Solomonoff Induction uses the size of the description of the smallest Turing machine to output a given bitstring. I saw this as a problem. Say AIXI was reasoning about a fair coin. It would guess before each flip whether it would come up heads or tails. Because Turing machines are deterministic, AIXI cannot make hypotheses involving randomness. To model the fair coin, AIXI would come up with increasingly convoluted Turing machines, attempting to compress a bitstring that approaches Kolmogorov randomness as its length approaches infinity. Meanwhile, AIXI would be punished and rewarded randomly. This is not a satisfactory conclusion for a theoretical "best intelligence." So is the italicized statement a valid issue?

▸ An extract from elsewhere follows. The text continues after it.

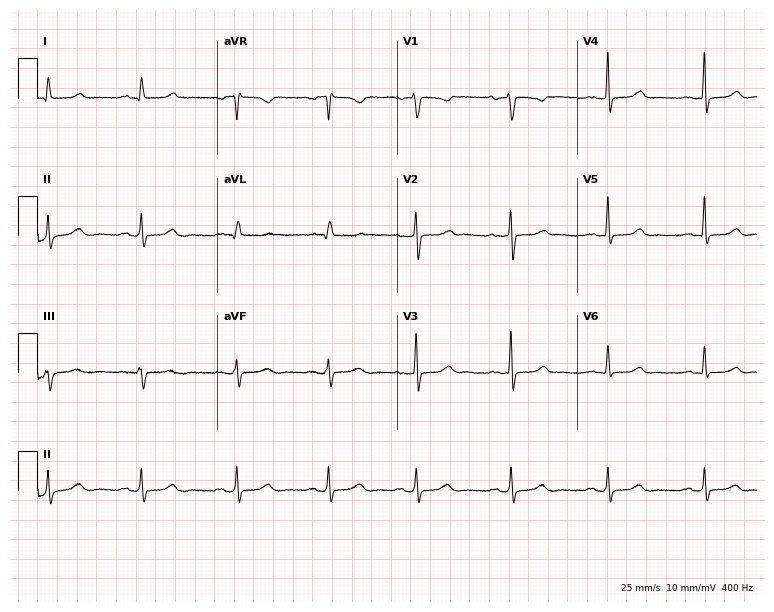
Electrocardiogram, a 42-year-old female patient. Overall reading on record: normal ECG.

An AI that can't delay reasoning about a problem by at least labeling it "sufficiently random, solve later" doesn't seem like a good AI, particularly in the real world where chance plays a significant part.

Naturally, Eliezer has already thought of this, and wrote about it in Occam's Razor:

The formalism of Solomonoff Induction measures the "complexity of a description" by the length of the shortest computer program which produces that description as an output. To talk about the "shortest computer program" that does something, you need to specify a space of computer programs, which requires a language and interpreter. Solomonoff Induction uses Turing machines, or rather, bitstrings that specify Turing machines. What if you don't like Turing machines? Then there's only a constant complexity penalty to design your own Universal Turing Machine that interprets whatever code you give it in whatever programming language you like. Different inductive formalisms are penalized by a worst-case constant factor relative to each other, corresponding to the size of a universal interpreter for that formalism.

In the better (IMHO) versions of Solomonoff Induction, the computer program does not produce a deterministic prediction, but assigns probabilities to strings. For example, we could write a program to explain a fair coin by writing a program that assigns equal probabilities to all 2^N strings of length N. This is Solomonoff Induction's approach to fitting the observed data. The higher the probability a program assigns to the observed data, the better that program fits the data. And probabilities must sum to 1, so for a program to better "fit" one possibility, it must steal probability mass from some other possibility which will then "fit" much more poorly. There is no superfair coin that assigns 100% probability to heads and 100% probability to tails.

Does this warrant further discussion, if at least to validate or refute this claim? I don't think Eliezer's proposal for a version of SI that assigns probabilities to strings is strong enough, it doesn't describe what form the hypotheses would take. Would hypotheses in this new description be universal nondeterministic Turing machines, with the aforementioned probability distribution summed over the nondeterministic outputs?